--- Data records ---

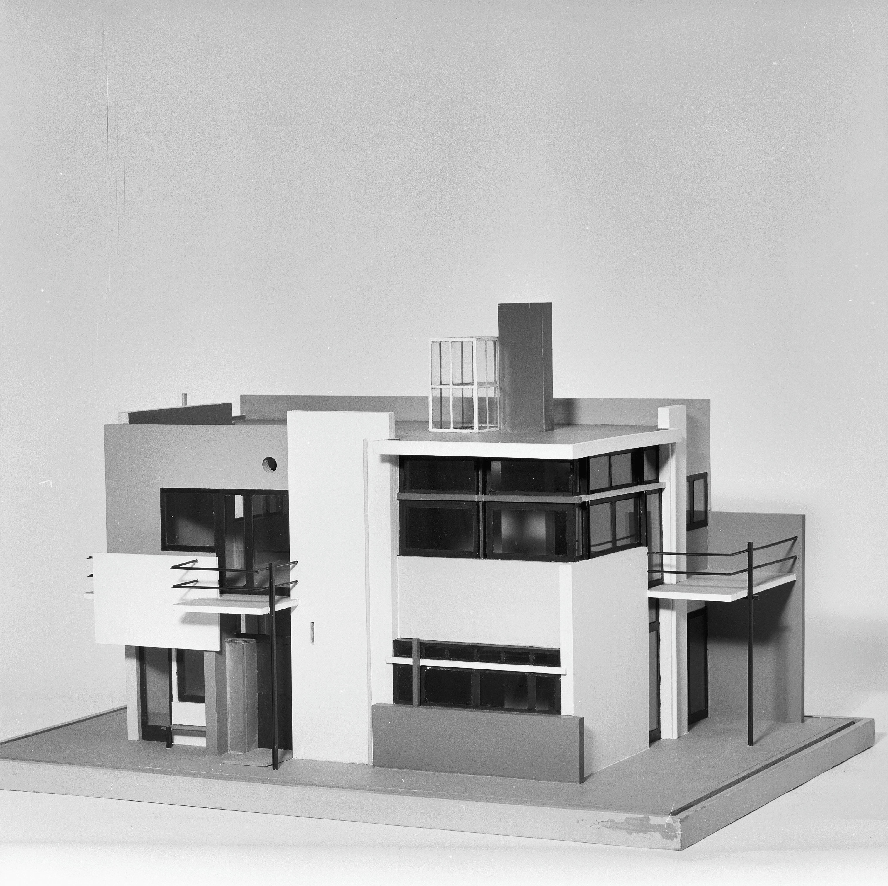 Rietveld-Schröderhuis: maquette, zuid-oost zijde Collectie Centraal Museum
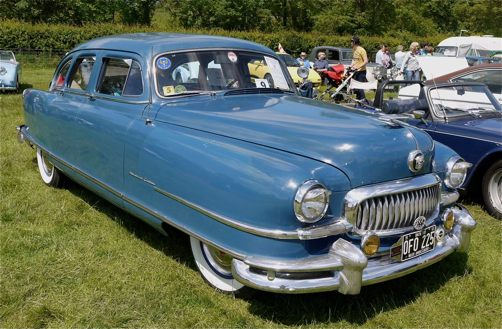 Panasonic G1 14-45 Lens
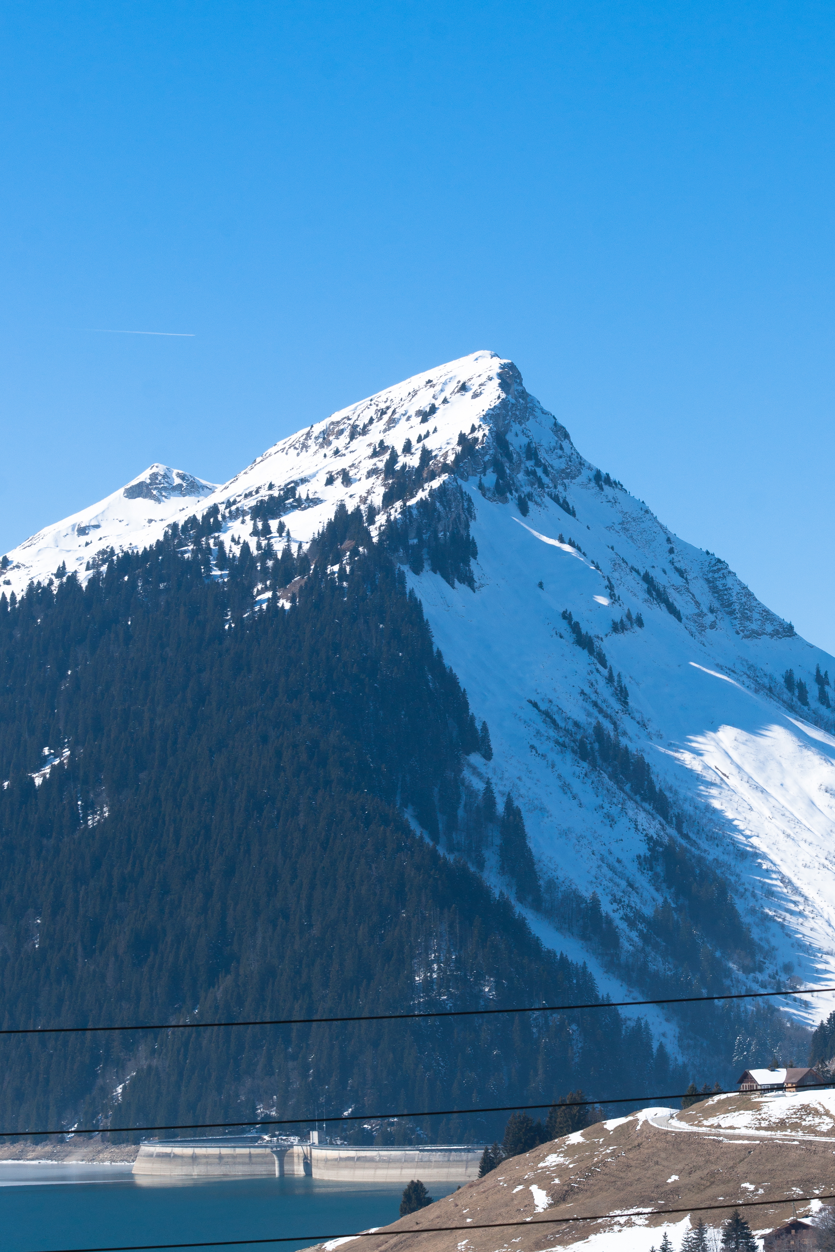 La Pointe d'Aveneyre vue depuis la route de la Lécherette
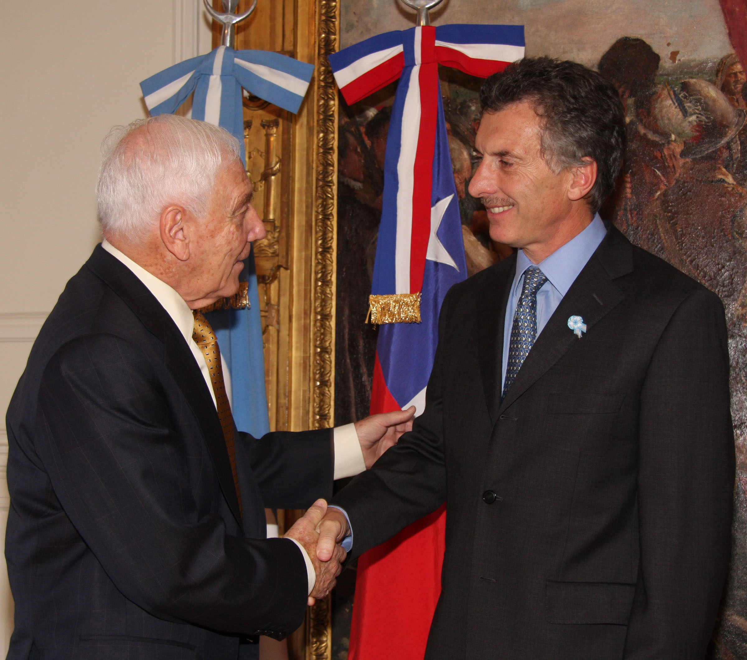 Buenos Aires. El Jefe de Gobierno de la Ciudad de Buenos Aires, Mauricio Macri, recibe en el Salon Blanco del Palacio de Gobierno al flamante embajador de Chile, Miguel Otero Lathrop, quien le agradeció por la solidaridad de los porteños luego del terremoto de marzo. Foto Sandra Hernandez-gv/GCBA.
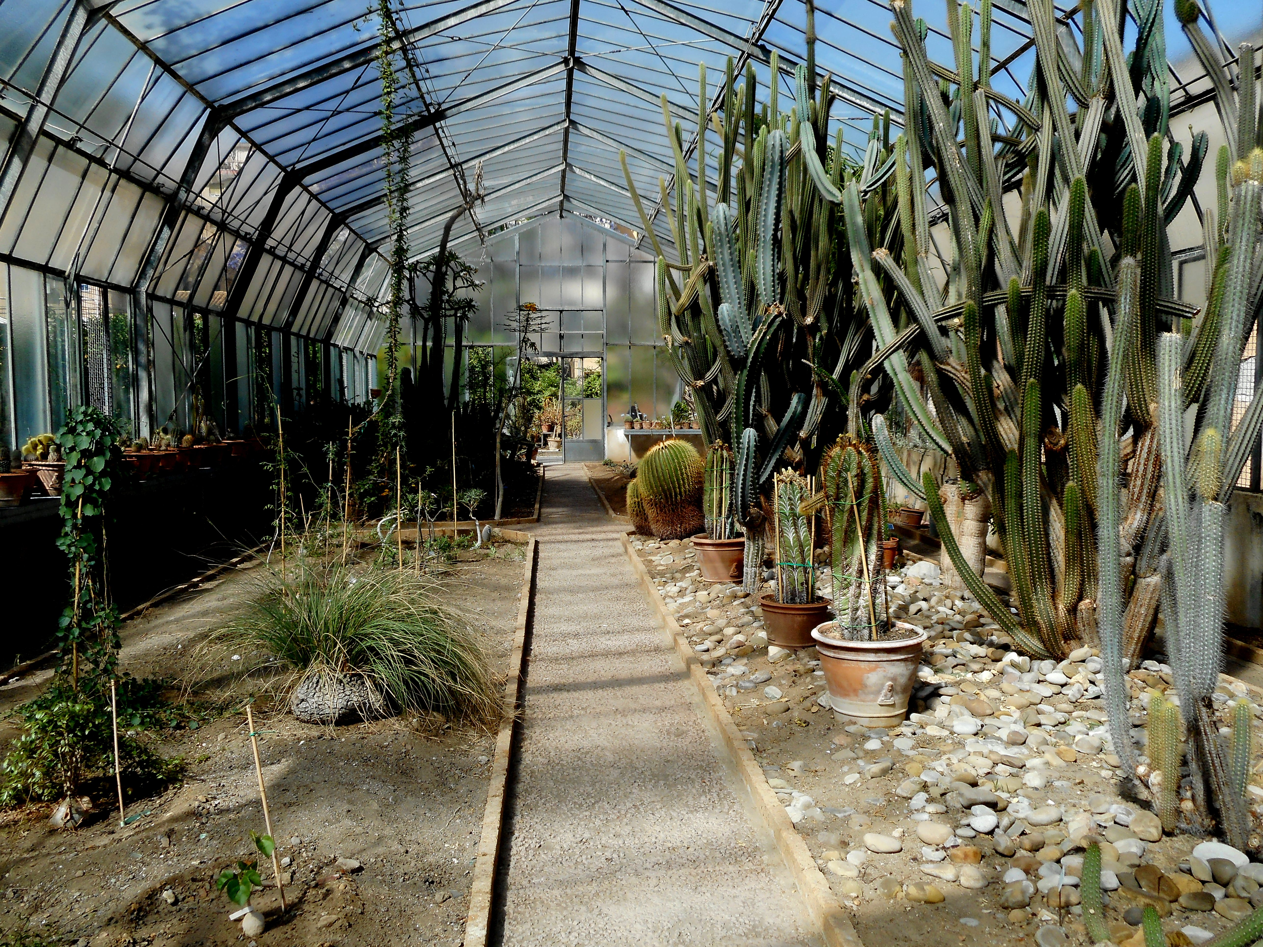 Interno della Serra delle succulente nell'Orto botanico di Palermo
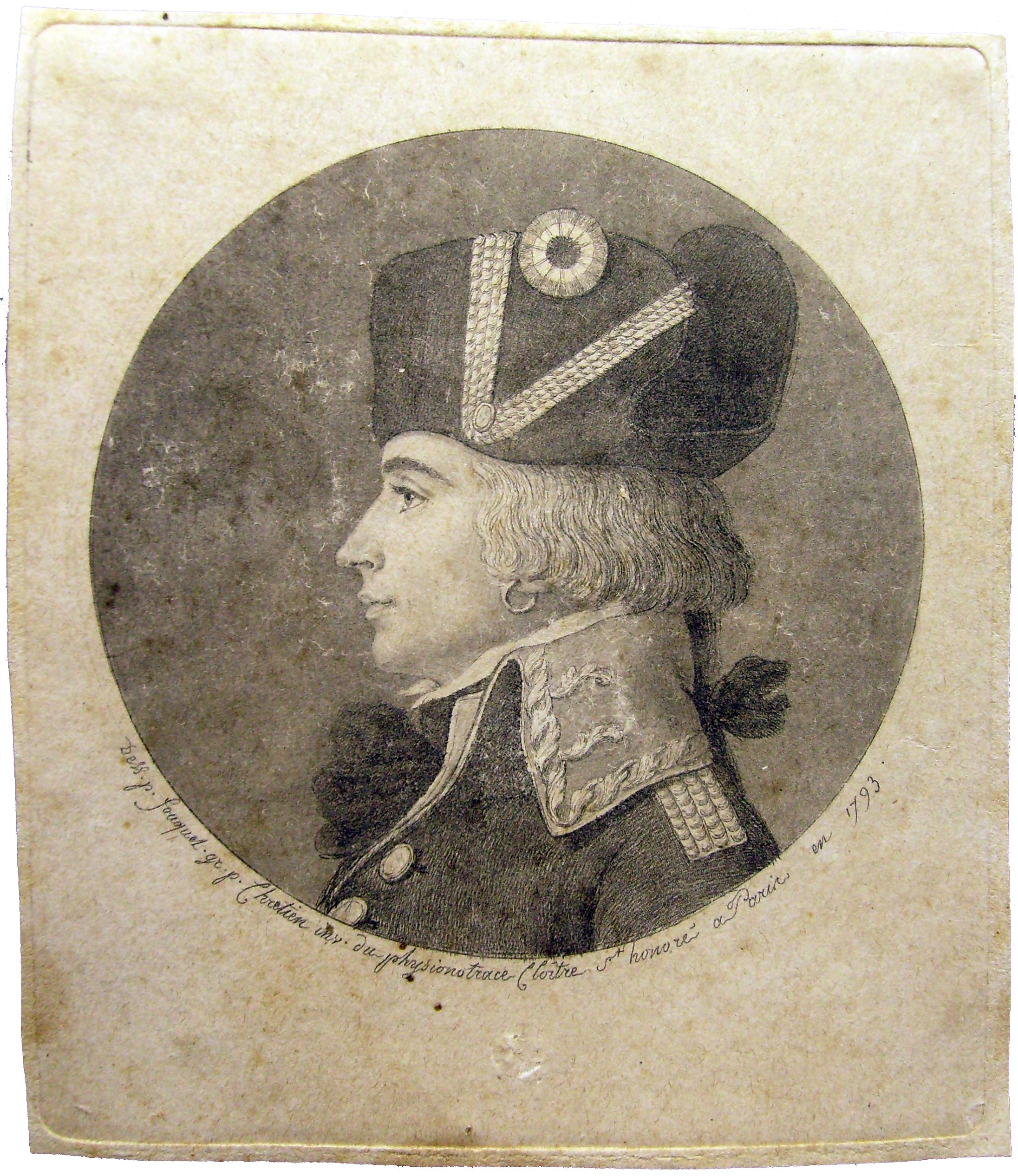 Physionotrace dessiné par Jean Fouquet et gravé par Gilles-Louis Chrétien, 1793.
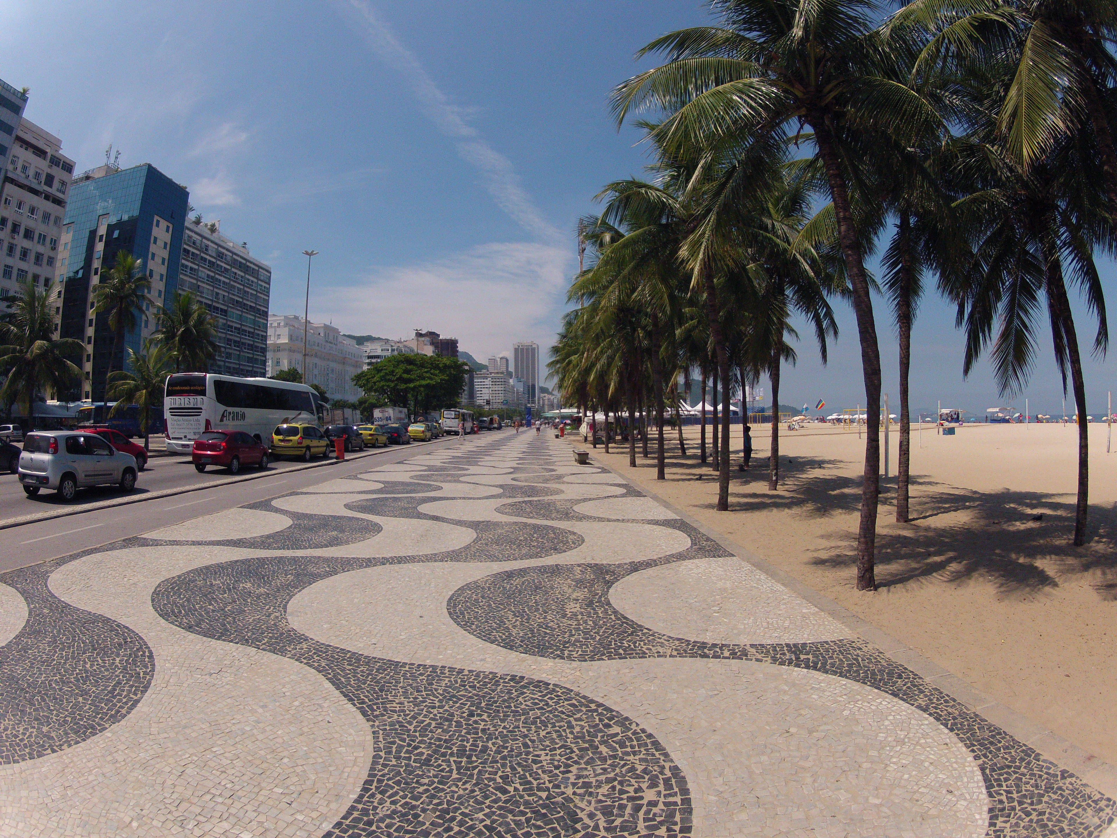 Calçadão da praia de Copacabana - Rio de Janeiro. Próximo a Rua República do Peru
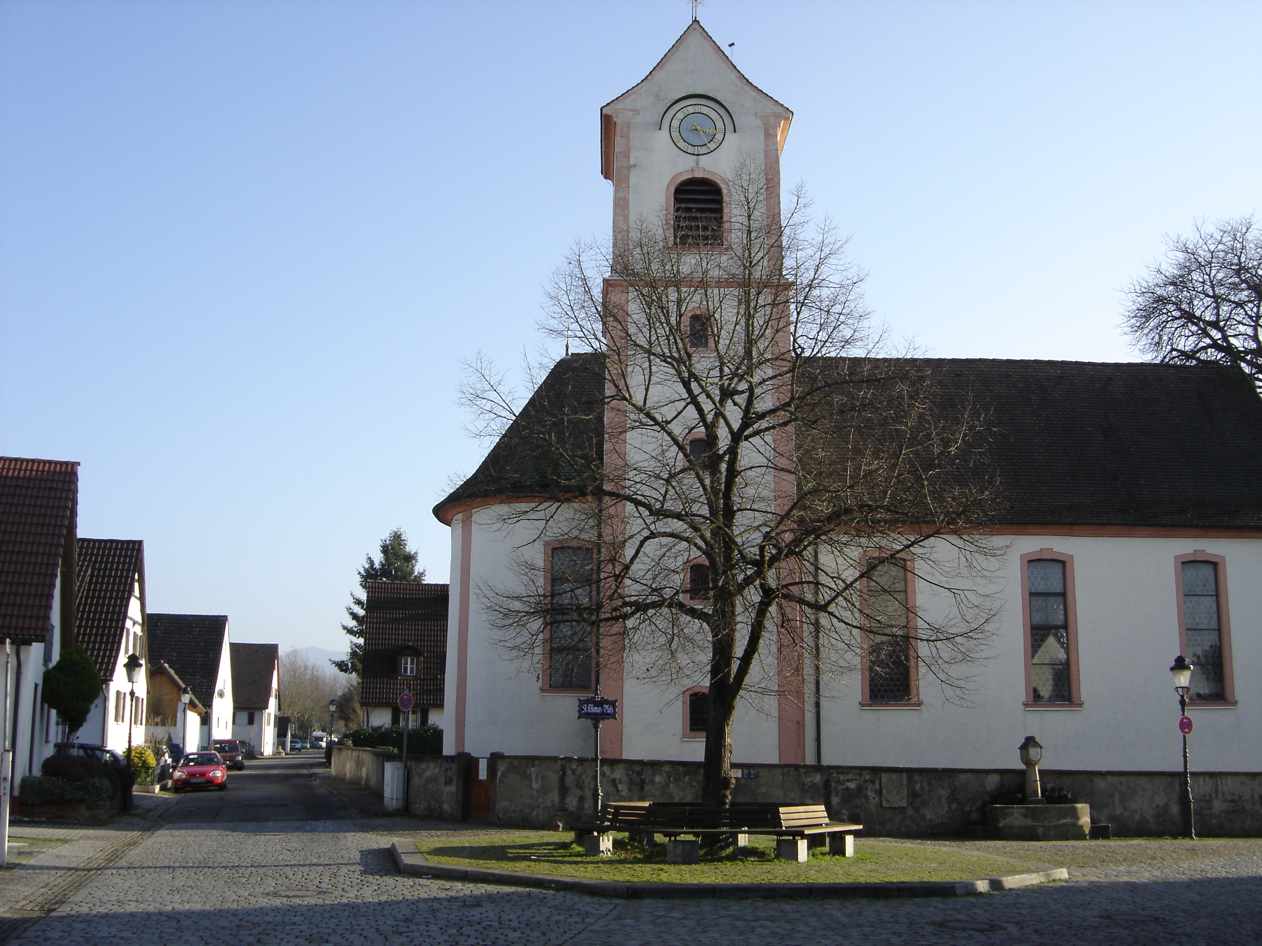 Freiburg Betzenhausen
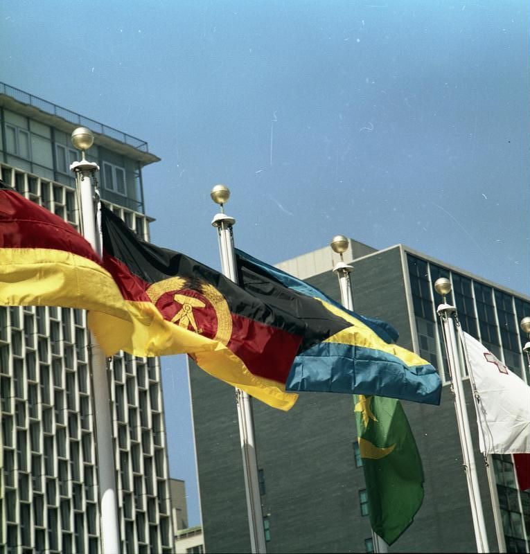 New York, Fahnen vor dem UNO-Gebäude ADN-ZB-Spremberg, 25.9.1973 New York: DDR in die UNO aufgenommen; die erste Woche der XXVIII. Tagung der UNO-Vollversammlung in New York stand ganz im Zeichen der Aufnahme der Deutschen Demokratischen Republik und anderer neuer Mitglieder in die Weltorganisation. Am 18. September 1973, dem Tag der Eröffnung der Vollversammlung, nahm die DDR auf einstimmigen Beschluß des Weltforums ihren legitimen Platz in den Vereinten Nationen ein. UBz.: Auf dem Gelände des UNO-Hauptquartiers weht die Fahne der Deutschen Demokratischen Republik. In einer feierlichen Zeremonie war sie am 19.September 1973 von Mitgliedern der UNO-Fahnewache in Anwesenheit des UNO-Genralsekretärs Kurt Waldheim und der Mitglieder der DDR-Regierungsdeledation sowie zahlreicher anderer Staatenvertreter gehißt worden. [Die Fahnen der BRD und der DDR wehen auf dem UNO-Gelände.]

---

### Task item
Every line from the one with "La Pointe d'Aveneyre" through the one with "Freiburg Betzenhausen" is to be reproduced exactly as written above, and the pictures are to be dropped.

### Output below
 La Pointe d'Aveneyre vue depuis la route de la Lécherette
 Buenos Aires. El Jefe de Gobierno de la Ciudad de Buenos Aires, Mauricio Macri, recibe en el Salon Blanco del Palacio de Gobierno al flamante embajador de Chile, Miguel Otero Lathrop, quien le agradeció por la solidaridad de los porteños luego del terremoto de marzo. Foto Sandra Hernandez-gv/GCBA.
 Interno della Serra delle succulente nell'Orto botanico di Palermo
 Physionotrace dessiné par Jean Fouquet et gravé par Gilles-Louis Chrétien, 1793.
 Calçadão da praia de Copacabana - Rio de Janeiro. Próximo a Rua República do Peru
 Freiburg Betzenhausen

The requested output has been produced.